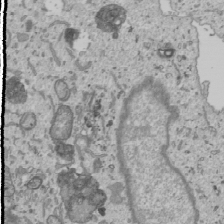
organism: Human
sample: Mitochondria in U2OS cells
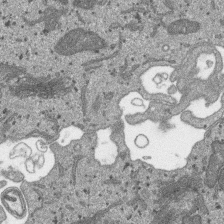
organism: Human
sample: Lung epithelial cells infected with SARS-CoV-2
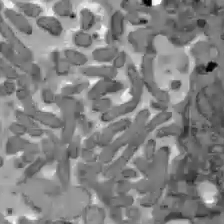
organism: C57BL Mouse
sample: Liver
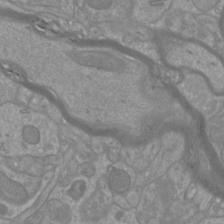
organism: Mouse
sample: Cortical neurons
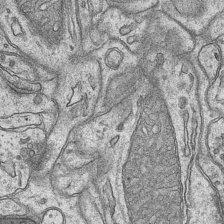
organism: Mouse
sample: CA1 Hippocampus
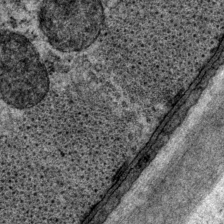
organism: P. pacificus
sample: Pharynx
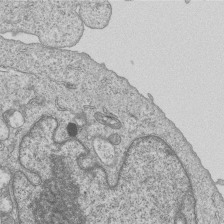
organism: Human
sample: MDA-MB-231 cells
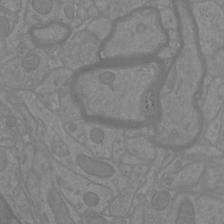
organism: Mouse
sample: Cortical neurons
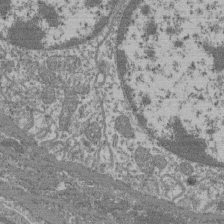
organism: Mouse
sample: Glomerulus
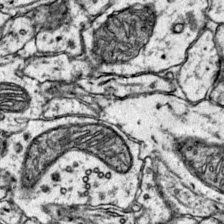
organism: Mouse
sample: Primary visual cortex
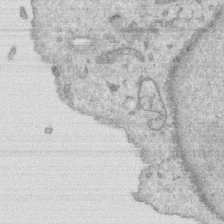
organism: Human
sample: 1205lu cells
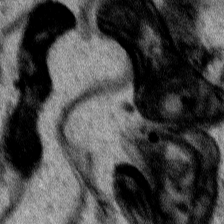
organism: Human
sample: Mitochondria in HCT116 cells
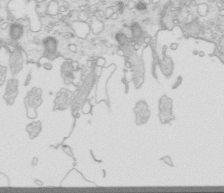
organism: Mouse
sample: Multiciliated cells
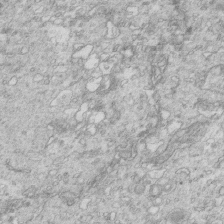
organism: Mouse
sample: Multiciliated cells
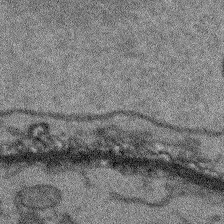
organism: Arabidopsis thaliana
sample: Root tip
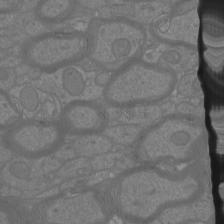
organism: Mouse
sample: Cortical neurons
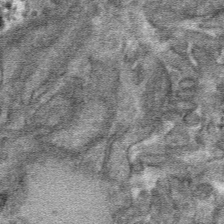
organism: Mouse
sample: Mouse hepatocytes
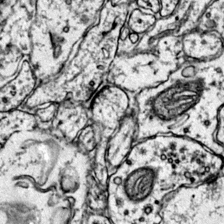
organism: Mouse
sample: Primary visual cortex
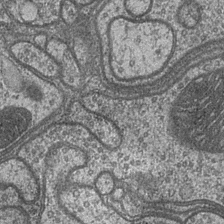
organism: Drosophila
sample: Optic medulla
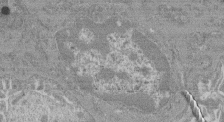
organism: Mouse
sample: Glomerulus
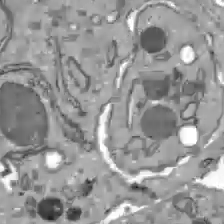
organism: C57BL Mouse
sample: Liver
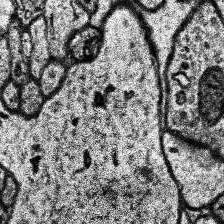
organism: Human
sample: Temporal Lobe
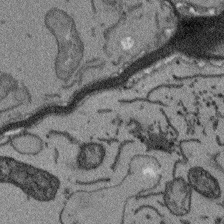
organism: Arabidopsis thaliana
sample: Root tip
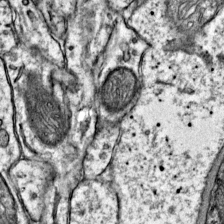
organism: Mouse
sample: Primary visual cortex
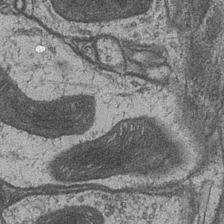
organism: Drosophila
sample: Optic medulla
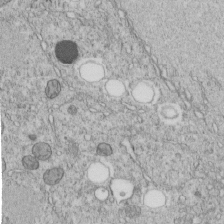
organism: C. elegans
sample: C. elegans embryo early stage
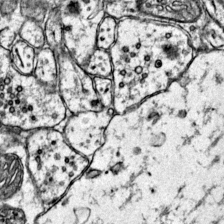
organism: Mouse
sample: Primary visual cortex
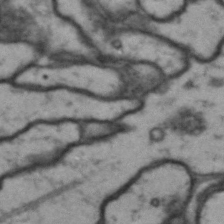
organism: Drosophila
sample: Brain
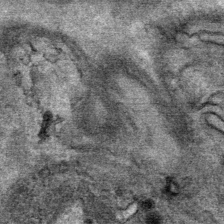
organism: Mouse
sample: Mouse Salivary gland
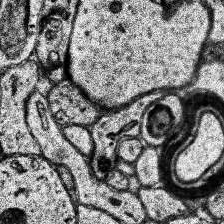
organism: Human
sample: Temporal Lobe
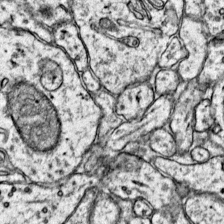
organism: Mouse
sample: Primary visual cortex
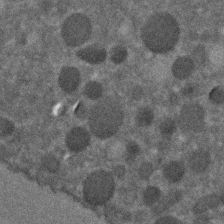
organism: C. elegans
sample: C. elegans embryo
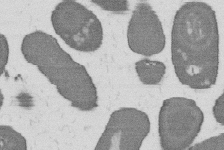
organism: B. subtilis
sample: Bacterial spore
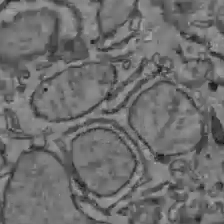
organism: C57BL Mouse
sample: Liver
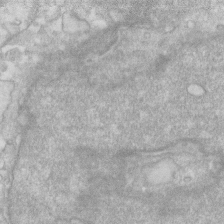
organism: Human
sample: Fibroblast cells
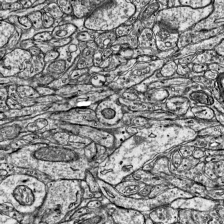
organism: Mouse
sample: Visual Cortex
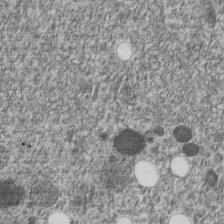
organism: C. elegans
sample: C. elegans embryo early stage
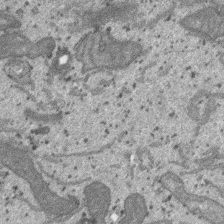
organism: Human
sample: Lung epithelial cells infected with SARS-CoV-2
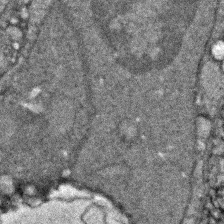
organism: Zebrafish
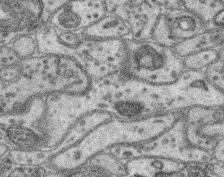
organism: Mouse
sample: Retina
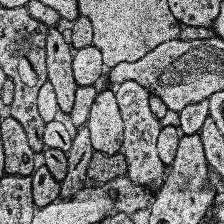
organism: Human
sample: Temporal Lobe
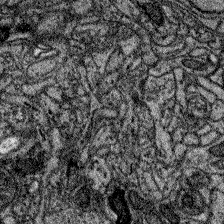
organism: Zebrafish
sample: Larval olfactory bulb
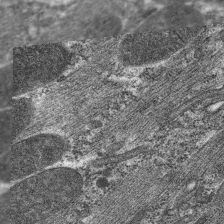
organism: C. elegans
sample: Pharynx
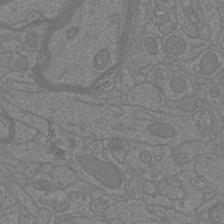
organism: Mouse
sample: Cortical neurons
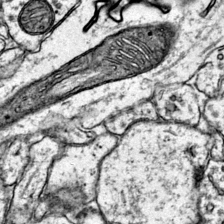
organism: Mouse
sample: Primary visual cortex
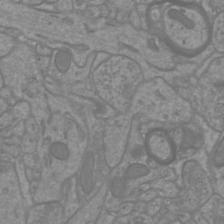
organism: Mouse
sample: Cortical neurons
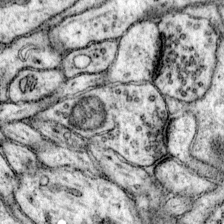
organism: Mouse
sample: Primary visual cortex
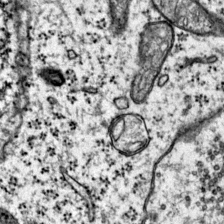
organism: Mouse
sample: Primary visual cortex
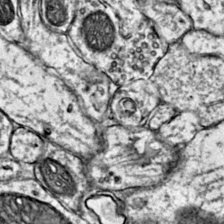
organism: Mouse
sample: Primary visual cortex
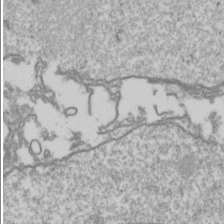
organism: Drosophila
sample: Cell division; meiosis; drosophila spermatocytes
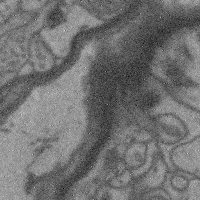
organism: Mouse
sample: Cerebral cortex
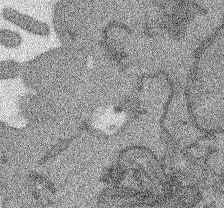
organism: Human
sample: HeLa cells
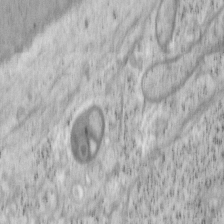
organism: Human
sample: HeLa cells
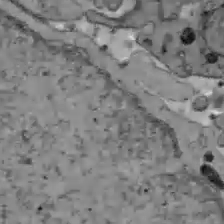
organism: C57BL Mouse
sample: Liver
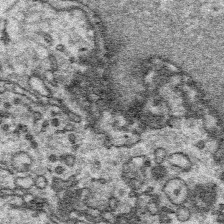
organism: Platynereis dumerilii
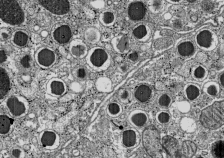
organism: C57BL Mouse
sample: Pancreatic islet
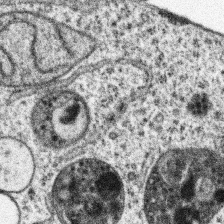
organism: Human
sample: HeLa cells
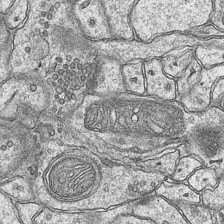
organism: Mouse
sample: CA1 Hippocampus
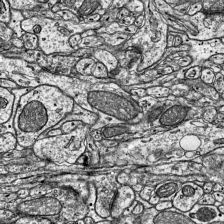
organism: Mouse
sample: Visual Cortex
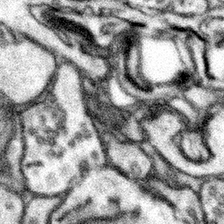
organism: Mouse
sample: Somatosensory cortex neuropil
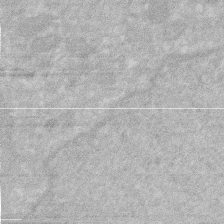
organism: Human
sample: HIV infected U937 cells
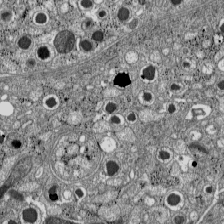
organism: C57BL Mouse
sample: Pancreatic islet
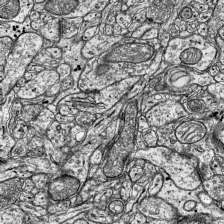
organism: Mouse
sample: Visual Cortex
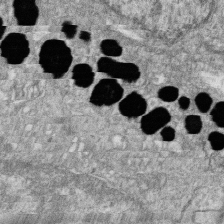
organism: Zebrafish
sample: Cilia; retinal pigment epithelium
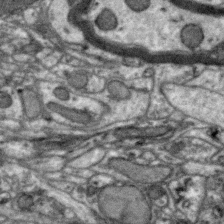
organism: Zebra finch
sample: Brain
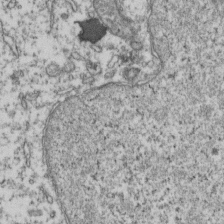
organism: Human
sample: Activated Jurkat CD4+ T cells
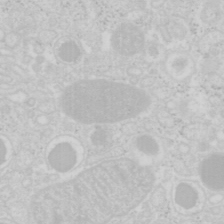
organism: Mouse
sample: Pancreas
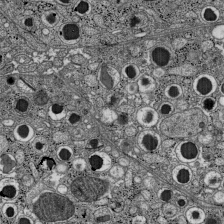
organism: C57BL Mouse
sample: Pancreatic islet
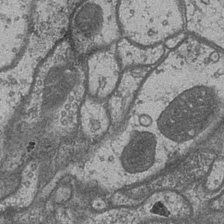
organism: Drosophila
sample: Optic medulla
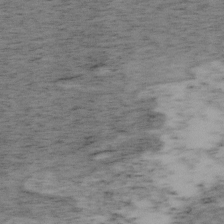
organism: Mouse
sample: OT-I killer T cells with ID8 ovarian cancer cells
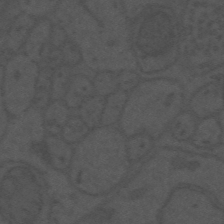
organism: Mouse
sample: Suprachiasmatic nucleus
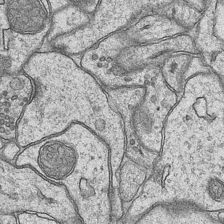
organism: Mouse
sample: CA1 Hippocampus
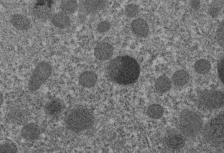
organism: C. elegans
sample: C. elegans embryo early stage
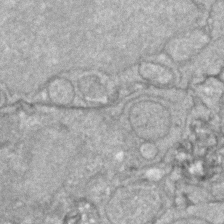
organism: Zebrafish
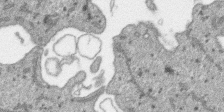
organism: Human
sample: Lung epithelial cells infected with SARS-CoV-2
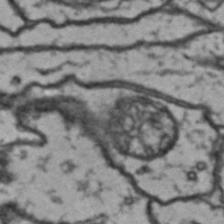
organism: Drosophila
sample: Brain
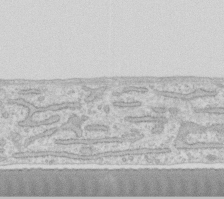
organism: Human
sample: Fibroblast cells
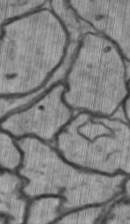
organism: Drosophila
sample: Brain
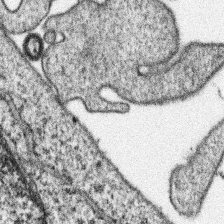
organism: Human
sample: HeLa cells
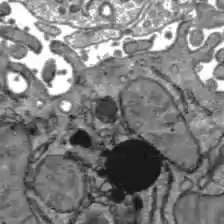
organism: C57BL Mouse
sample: Liver
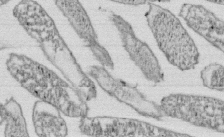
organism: E. coli
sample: Bacterial nucleoid
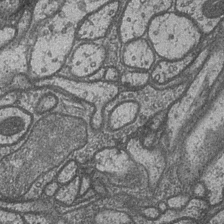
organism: Drosophila
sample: Optic medulla
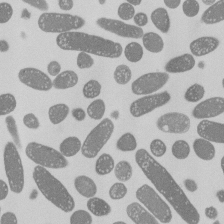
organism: E. coli
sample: Bacterial nucleoid
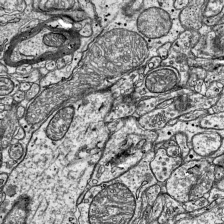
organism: Mouse
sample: Visual Cortex
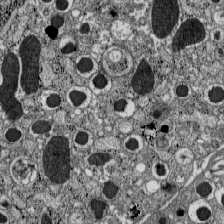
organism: C57BL Mouse
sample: Pancreatic islet
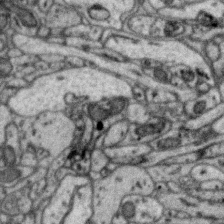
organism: Zebra finch
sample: Brain
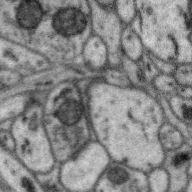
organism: Zebra finch
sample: Brain
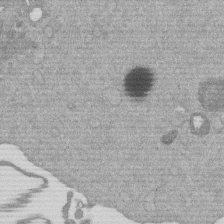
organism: Mouse
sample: Dividing mouse embryo 1 cell stage
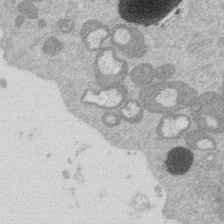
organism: Mouse
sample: Dividing mouse embryo 1 cell stage
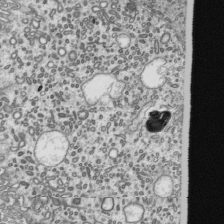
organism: Mouse
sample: Mouse epididymis efferent ductule cilia
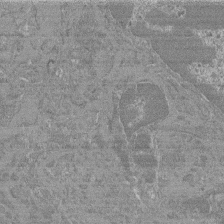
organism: Mouse
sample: Glomerulus
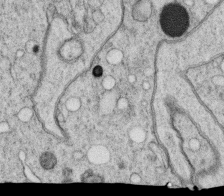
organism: C. elegans
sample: C. elegans oocyte; sperm cells
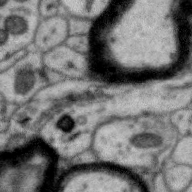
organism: Zebra finch
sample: Brain
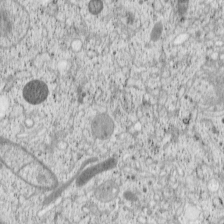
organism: African green monkey
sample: COS-7 cells
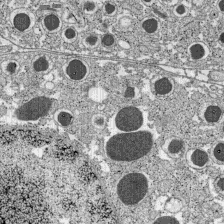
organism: C57BL Mouse
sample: Pancreatic islet
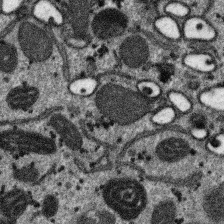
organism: Human
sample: Lung epithelial cells infected with SARS-CoV-2
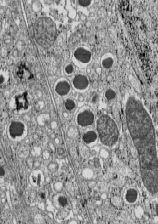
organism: C57BL Mouse
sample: Pancreatic islet
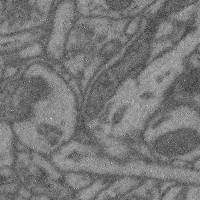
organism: Mouse
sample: Cerebral cortex
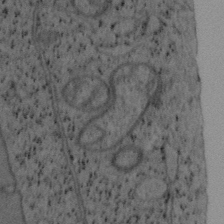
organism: Human
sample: HeLa cells
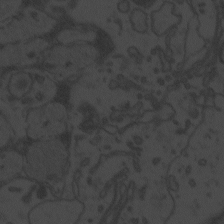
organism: Zebrafish
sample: Macrophage infected with Toxoplasma gondii
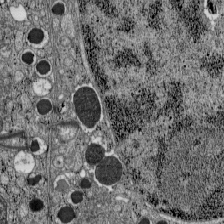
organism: C57BL Mouse
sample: Pancreatic islet
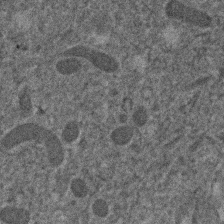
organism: Human
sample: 1205lu cells
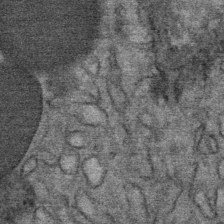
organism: Mouse
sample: Mouse Salivary gland

§ **Exercise aim**:
With the pictures set aside, write out the whole listing exactly.

§ **Solution to the problem**:
organism: Human
sample: Mitochondria in U2OS cells
organism: Human
sample: Lung epithelial cells infected with SARS-CoV-2
organism: C57BL Mouse
sample: Liver
organism: Mouse
sample: Cortical neurons
organism: Mouse
sample: CA1 Hippocampus
organism: P. pacificus
sample: Pharynx
organism: Human
sample: MDA-MB-231 cells
organism: Mouse
sample: Cortical neurons
organism: Mouse
sample: Glomerulus
organism: Mouse
sample: Primary visual cortex
organism: Human
sample: 1205lu cells
organism: Human
sample: Mitochondria in HCT116 cells
organism: Mouse
sample: Multiciliated cells
organism: Mouse
sample: Multiciliated cells
organism: Arabidopsis thaliana
sample: Root tip
organism: Mouse
sample: Cortical neurons
organism: Mouse
sample: Mouse hepatocytes
organism: Mouse
sample: Primary visual cortex
organism: Drosophila
sample: Optic medulla
organism: Mouse
sample: Glomerulus
organism: C57BL Mouse
sample: Liver
organism: Human
sample: Temporal Lobe
organism: Arabidopsis thaliana
sample: Root tip
organism: Mouse
sample: Primary visual cortex
organism: Drosophila
sample: Optic medulla
organism: C. elegans
sample: C. elegans embryo early stage
organism: Mouse
sample: Primary visual cortex
organism: Drosophila
sample: Brain
organism: Mouse
sample: Mouse Salivary gland
organism: Human
sample: Temporal Lobe
organism: Mouse
sample: Primary visual cortex
organism: C. elegans
sample: C. elegans embryo
organism: B. subtilis
sample: Bacterial spore
organism: C57BL Mouse
sample: Liver
organism: Human
sample: Fibroblast cells
organism: Mouse
sample: Visual Cortex
organism: C. elegans
sample: C. elegans embryo early stage
organism: Human
sample: Lung epithelial cells infected with SARS-CoV-2
organism: Zebrafish
organism: Mouse
sample: Retina
organism: Human
sample: Temporal Lobe
organism: Zebrafish
sample: Larval olfactory bulb
organism: C. elegans
sample: Pharynx
organism: Mouse
sample: Cortical neurons
organism: Mouse
sample: Primary visual cortex
organism: Mouse
sample: Cortical neurons
organism: Mouse
sample: Primary visual cortex
organism: Mouse
sample: Primary visual cortex
organism: Mouse
sample: Primary visual cortex
organism: Drosophila
sample: Cell division; meiosis; drosophila spermatocytes
organism: Mouse
sample: Cerebral cortex
organism: Human
sample: HeLa cells
organism: Human
sample: HeLa cells
organism: C57BL Mouse
sample: Liver
organism: Platynereis dumerilii
organism: C57BL Mouse
sample: Pancreatic islet
organism: Human
sample: HeLa cells
organism: Mouse
sample: CA1 Hippocampus
organism: Mouse
sample: Visual Cortex
organism: Mouse
sample: Somatosensory cortex neuropil
organism: Human
sample: HIV infected U937 cells
organism: C57BL Mouse
sample: Pancreatic islet
organism: Mouse
sample: Visual Cortex
organism: Zebrafish
sample: Cilia; retinal pigment epithelium
organism: Zebra finch
sample: Brain
organism: Human
sample: Activated Jurkat CD4+ T cells
organism: Mouse
sample: Pancreas
organism: C57BL Mouse
sample: Pancreatic islet
organism: Drosophila
sample: Optic medulla
organism: Mouse
sample: OT-I killer T cells with ID8 ovarian cancer cells
organism: Mouse
sample: Suprachiasmatic nucleus
organism: Mouse
sample: CA1 Hippocampus
organism: C. elegans
sample: C. elegans embryo early stage
organism: Zebrafish
organism: Human
sample: Lung epithelial cells infected with SARS-CoV-2
organism: Drosophila
sample: Brain
organism: Human
sample: Fibroblast cells
organism: Drosophila
sample: Brain
organism: Human
sample: HeLa cells
organism: C57BL Mouse
sample: Liver
organism: E. coli
sample: Bacterial nucleoid
organism: Drosophila
sample: Optic medulla
organism: E. coli
sample: Bacterial nucleoid
organism: Mouse
sample: Visual Cortex
organism: C57BL Mouse
sample: Pancreatic islet
organism: Zebra finch
sample: Brain
organism: Zebra finch
sample: Brain
organism: Mouse
sample: Dividing mouse embryo 1 cell stage
organism: Mouse
sample: Dividing mouse embryo 1 cell stage
organism: Mouse
sample: Mouse epididymis efferent ductule cilia
organism: Mouse
sample: Glomerulus
organism: C. elegans
sample: C. elegans oocyte; sperm cells
organism: Zebra finch
sample: Brain
organism: African green monkey
sample: COS-7 cells
organism: C57BL Mouse
sample: Pancreatic islet
organism: Human
sample: Lung epithelial cells infected with SARS-CoV-2
organism: C57BL Mouse
sample: Pancreatic islet
organism: Mouse
sample: Cerebral cortex
organism: Human
sample: HeLa cells
organism: Zebrafish
sample: Macrophage infected with Toxoplasma gondii
organism: C57BL Mouse
sample: Pancreatic islet
organism: Human
sample: 1205lu cells
organism: Mouse
sample: Mouse Salivary gland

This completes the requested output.